Spiders go in your ear at night.


----------



## Shadow (Sep 21, 2006)

lienluu said:


> Spiders go in your ear at night.



They just don't have time to do that. I send them out of my flat the next second I see them.


----------



## littlefrog (Sep 21, 2006)

Get a piece of light grid (clear or translucent plastic that you put in a ceiling fixture) at the home center. It is in the same spot the 'egg crate' is. Put that above your light. Any water that comes off the ceiling will hit the plastic and roll off.

And you really should get that ceiling fixed...


----------



## NYEric (Sep 21, 2006)

Yes. water and live electric current dont mix well. move the lights ASAP. But at least your plants are getting rain water...E.


----------



## Ron-NY (Sep 21, 2006)

Yes water on a hot bulb does not mix, neither does electricity and water!!! Put up an Al foil umbrella until you get this rectified but a rainwater, watering system is cool too


----------



## Stoneledge (Sep 21, 2006)

Heather said:


> Has anyone ever had a metal halide or high pressure sodium bulb explode due to water coming in contact with it? I know that it is a risk. I'm wondering what I could expect, if this were to occur. Would it be a minor issue as long as I have the glass shield? Is this fairly uncommon? Fairly common?
> 
> Any experience with this sort of thing would be MOST appreciated! Thanks.


C'mon all you experienced growers. As Heather asked, has ANYONE had an HID bulb explode? The reason I'm interested is because I am in the process of converting an aviary/bird house :chick: that used to house over 1000 canaries into a Paph/Phrag/Cattleya house using 4 metal halide lights to grow them. Geez, I just took them outside for the summer and now there is no way they will all fit back inside  . I am expecting 4, 400 watt HID fixtures by FedEx tomorrow to be used in the 3 rooms of the old aviary.

My current artificial light growing room will now house all my 500 Phals. under nearly 3500 watts of fluorescent lights.

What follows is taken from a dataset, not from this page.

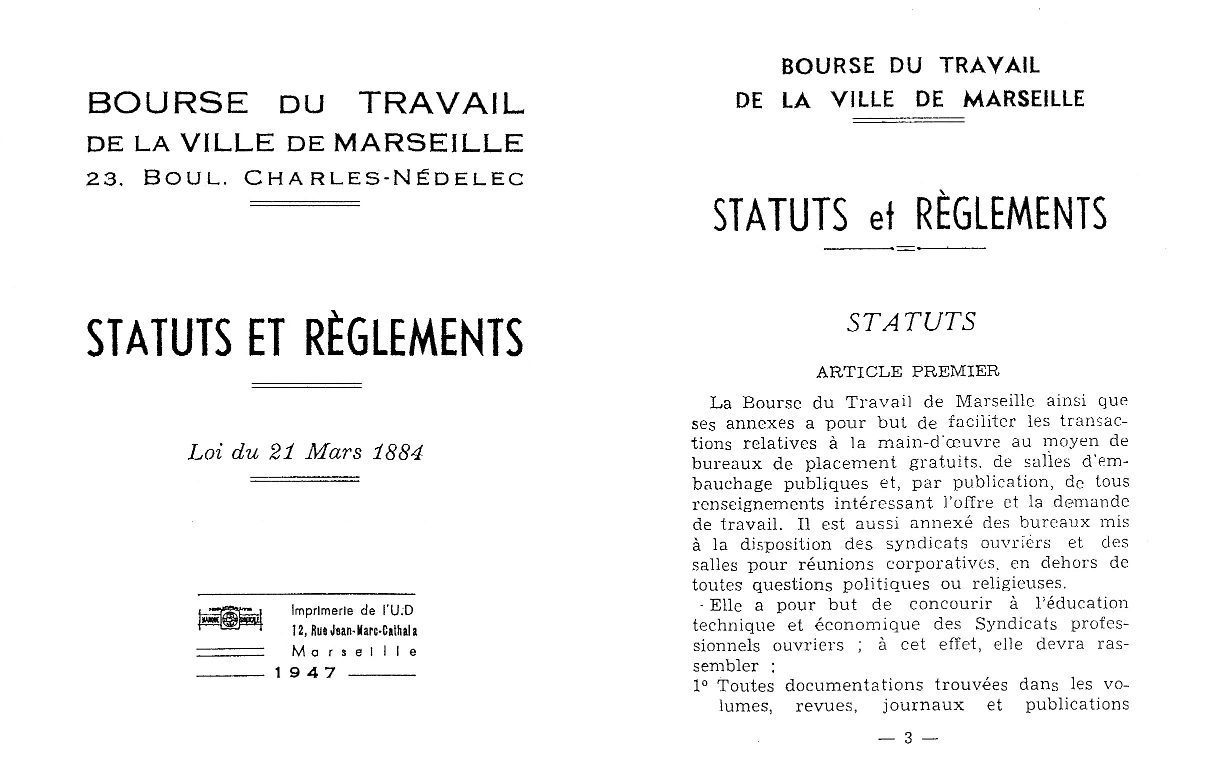 Copie des deux premières pages de ce document paru en 1947.

Do ya' think the Feds will notice the new 'spike' in my electric bill  I have visions of a SWAT team converging on my house and outbuildings. Gawd, the things we orchid nuts do :drool: .

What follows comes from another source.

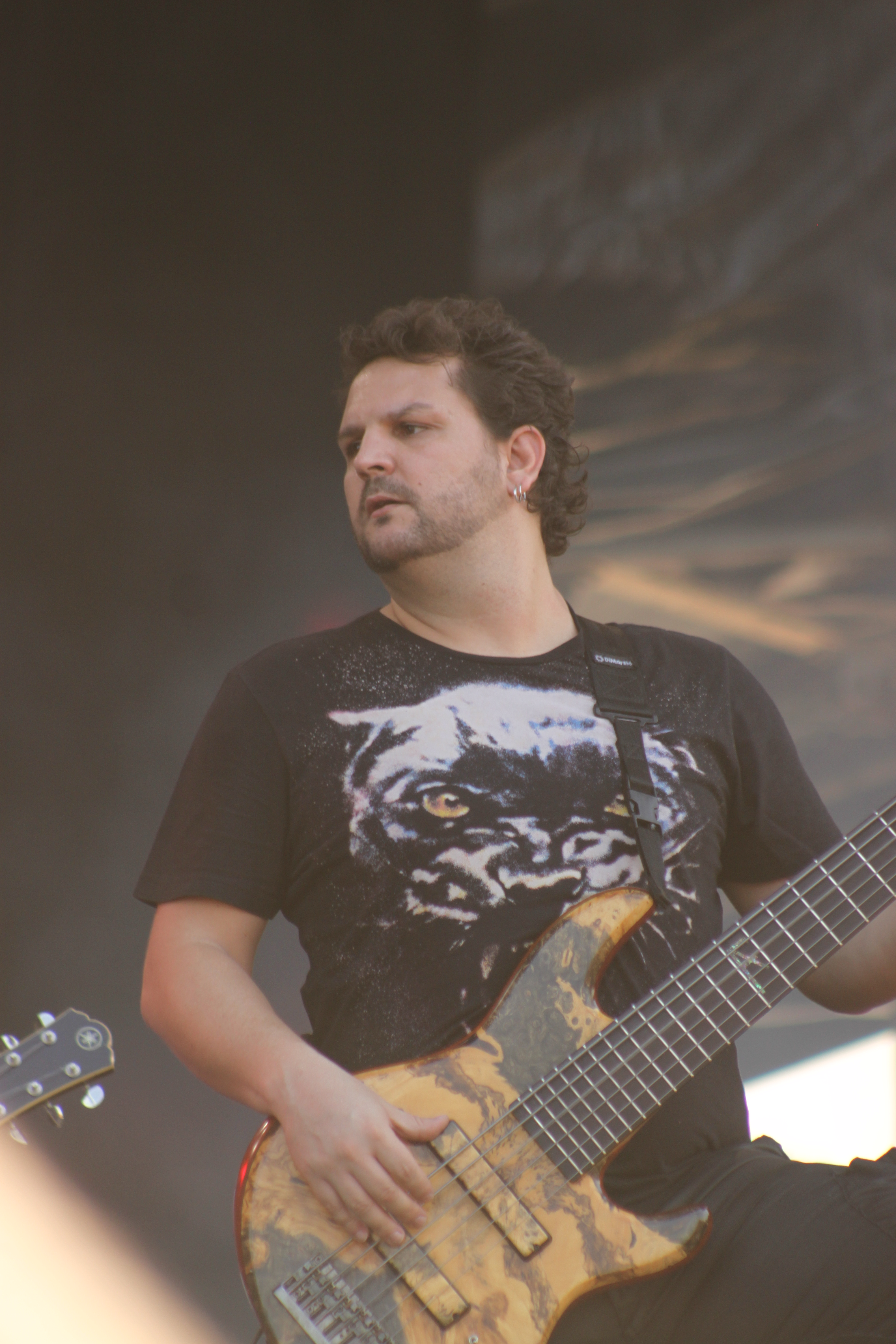 Hellfest 2014. Felipe Andreoli, Angra. Fr-44-Clisson.

But, back to the subject, do the HID bulbs explode or do the ballasts burn out before the impending disaster


----------



## TADD (Sep 21, 2006)

Ron-NY said:


> Put up an Al foil umbrella until you get this rectified


But what if all the foil is being used as helmets to keep the aliens out..... :evil:


----------



## likespaphs (Sep 22, 2006)

they blow up.
i don't really think i have experience, but when i was in, maybe, high school, i heard bulbs could explode and put a wet pencil eraser up against the little halogen light bulb over my desk...sucker blew up!
as long as everything is dry and there is no water on the bulb, it should be fine. {please note, the preceding isn't a guarantee, it's a guess. legal action based on it will be laughed off...}


----------



## NYEric (Sep 22, 2006)

She could always experiment. E.


----------